Peter Schiff's article entitled More Consumption Less Production inspired some interesting responses on's "Talk Back" feature. Interesting to me anyway, given my long time participation in the US manufacturing sector. From Mr. Schiff's article:

December's larger than expected jump in non-farm payrolls is predictably being touted as evidence of a more vibrant U.S. economy. Unfortunately, the data does not support this conclusion. The bloated service sector added 178,000 jobs, while manufacturing shed another 12,000 jobs. What this means is that 178,000 more workers will be consuming goods while 12,000 fewer will be making them. The result will be larger trade deficits that merely compound already stretched global imbalances and exacerbate America's inevitable day of reckoning.

A service sector can only exist so long as it is supported by a vibrant manufacturing sector. The reason is simple. People employed in the service sector consume goods but do not actually produce any of them. Therefore they must rely on others, who presumably benefit from their services, to produce goods in their stead.

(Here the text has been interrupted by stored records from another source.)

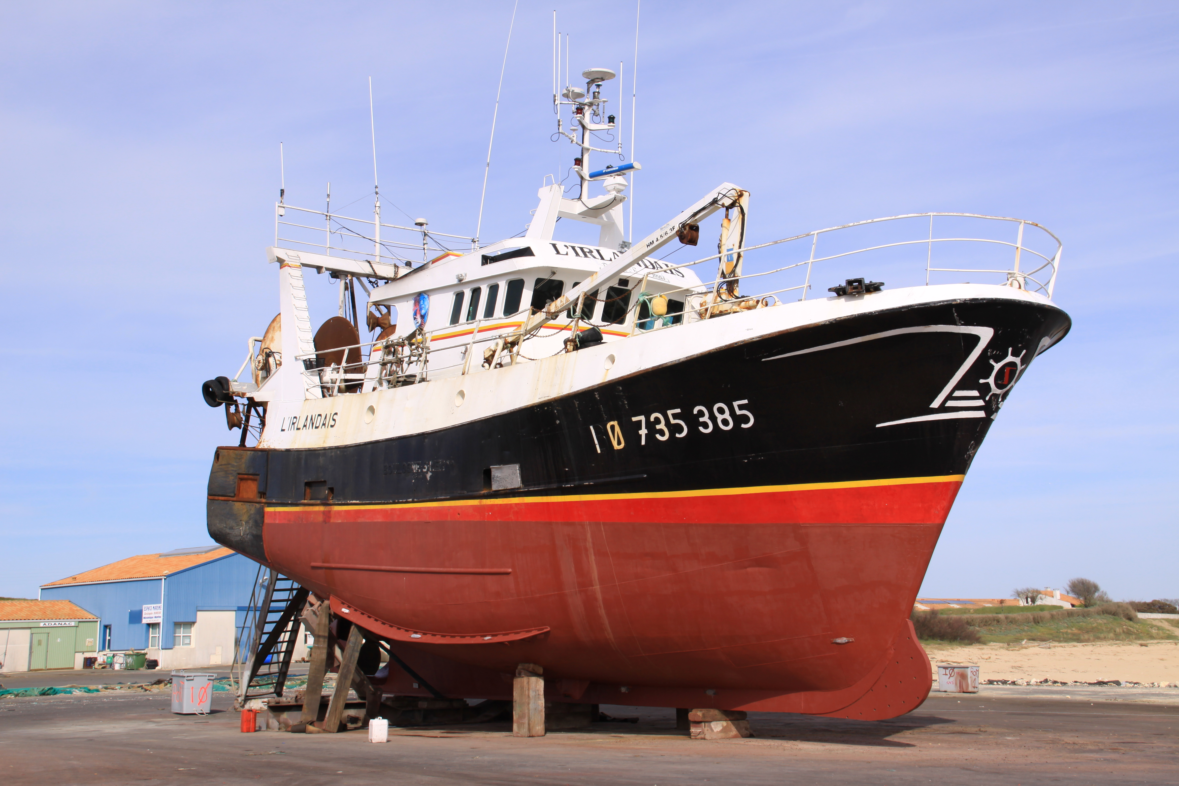 Un chalutier hauturier sur cales pour entretien au port de La Cotinière. Ce bateau en métal s' appelle "L' Irlandais". Il a été construit en 1990 par la Socarenam. Il mesure 19,50 mètres de longueur et 8,73 de largeur. L'instrument du pêche utilisé est un chalut de fond à panneaux. La Cotinière (Commune de Saint-Pierre d' Oléron), Île d' Oléron, Charente Maritime, France.
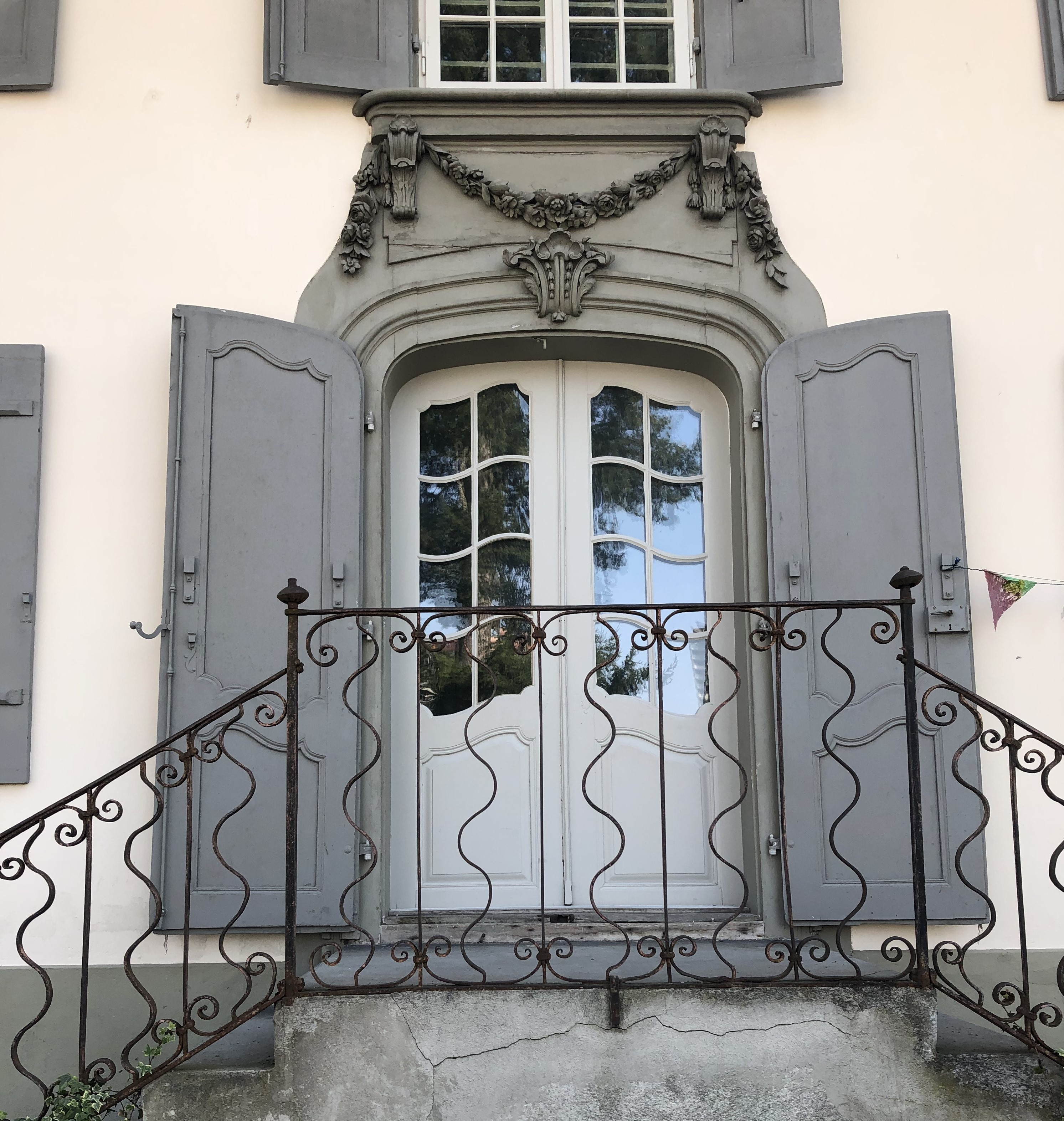 Brünnen: Portal Brünnenschlössli
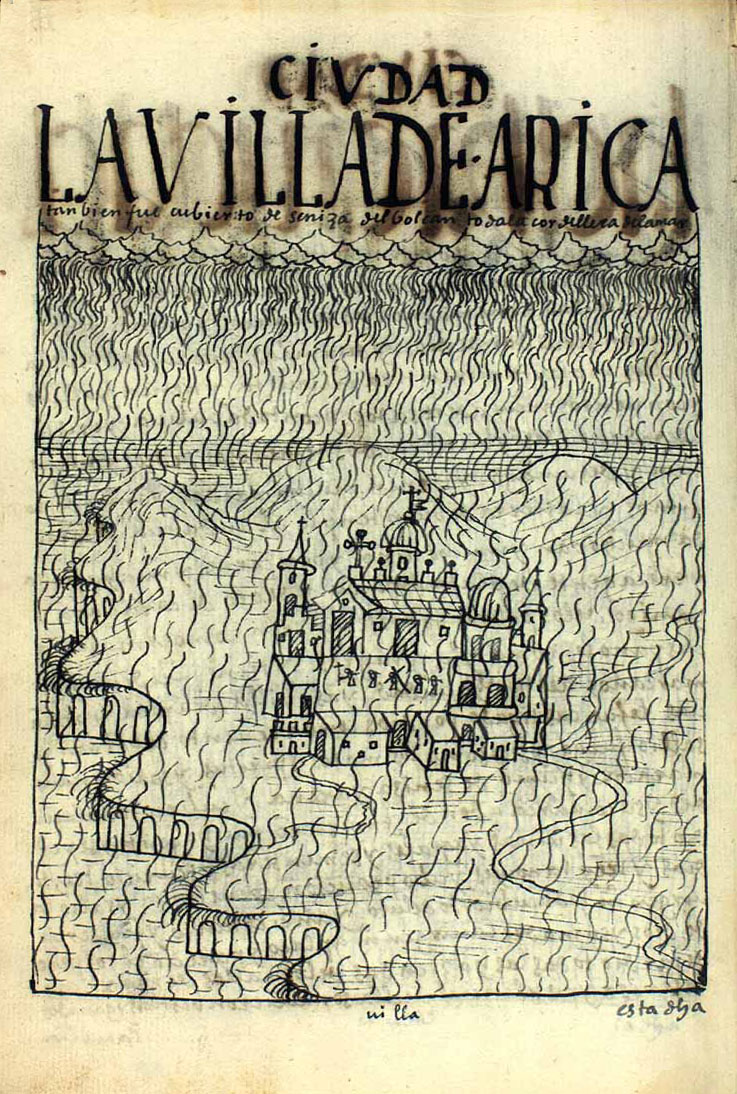 La villa de Arica, cubierta de ceniza volcánica por la erupción del volcán Huaynaputina en Nueva crónica y buen gobierno (1615). "LA VILLA DE ARICA tanbién fue cubierto de seniza del bolcán toda la cordellera de la mar".
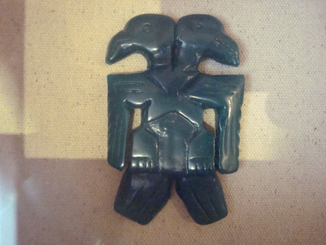 Objeto de jade precolombino. Parque Nacional Volcán Poás, Costa Rica.
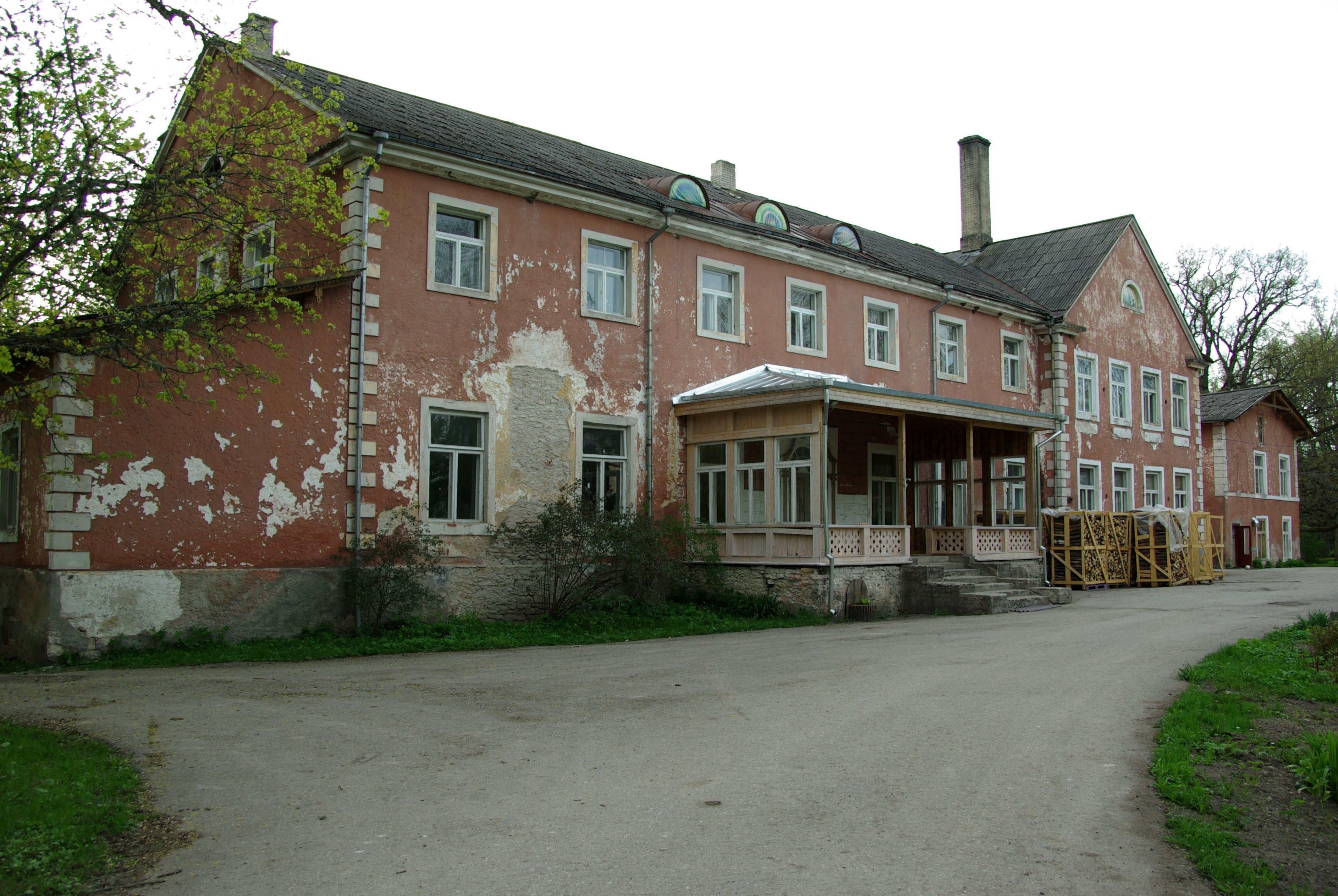 mõis Roosna-Alliku vallas Järva maakonnas
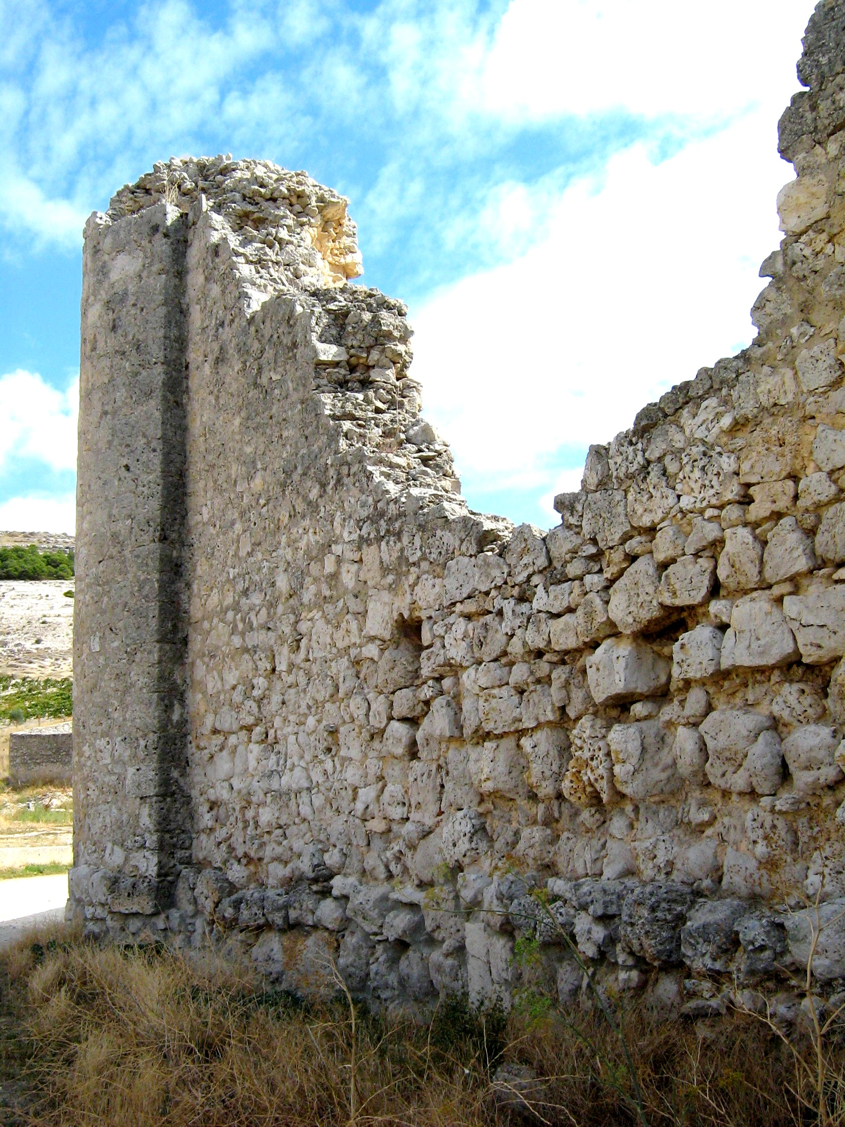 Curiel de Duero. Muralla del Castillo. Mancomunidad de Villa y Tierra de Curiel. Valle del Cuco. Valladolid

"Talk Back" commentators correctly point out the linkage between automation, productivity and declining manufacturing employment. For reference I will trot out an old nugget, Deflation: A Manufacturer's View, where the many benefits of automation and the drive toward ever-increased productivity has truly been a "good thing". My concern was then, and remains today one of proportions. In reference to Schiff's concerns noted above, it is not the decline in manufacturing jobs that bothers me. Not at all. That is natural, expected and highly efficient and progressive. Where I continue to have concern is of course with the "bloated service sector" and the consumer economy that continues to float ever higher on an ill wind of helium (some elements of which are derivatives leverage, the US Fed and its easy credit policies, BOJ and an entrenched culture of speculation that these stimuli have promoted) filled expectation.

I saw a headline this week that President Bush plans to balance the budget going forward. Unfortunately, given the full time job of running a business with the added part time job (yes, I think I am productive :-)) of running a website, I do not get much time to read fully the main-stream media. So, all I got was a sound bite, where Mr. Bush is attempting to counteract sentiment aimed at rolling back his tax cuts. Believe me, I am all for lower taxes, but again, the proportion of the massive and growing consumer and services elephant (in the room) vs. the puny but ever more productive manufacturing sector is what concerns me. I will have to look into his plans more closely at some point and see if there is anything in there resembling actually productivity as opposed to ever-more debt leverage.

But I have come to realize that if perma-bullishness and levered speculation are a major industry, the packaging and selling of negativity and doomsday scenarios is at least a cottage industry. Moving away from manufacturing and the headline hyperbole about "outsourcing of American jobs" for a moment, a look at the various technology sectors shows awesome progress toward a better, or at least more efficient modern world. Examples include the high speed connection I am about to upload this article through to an entire world of potential readers, remote surgery where the doctor sits at a console across the room (or across the continent or world?) from the patient (see ISRG, a former customer of ours), the fact that instead of getting in our petroleum fueled vehicle and driving to a big box store and buying our petroleum based plastic packaged software, we can simply download our software at the click of a mouse... these are important trends. I do not see them presented often enough in the doomsday cottage media.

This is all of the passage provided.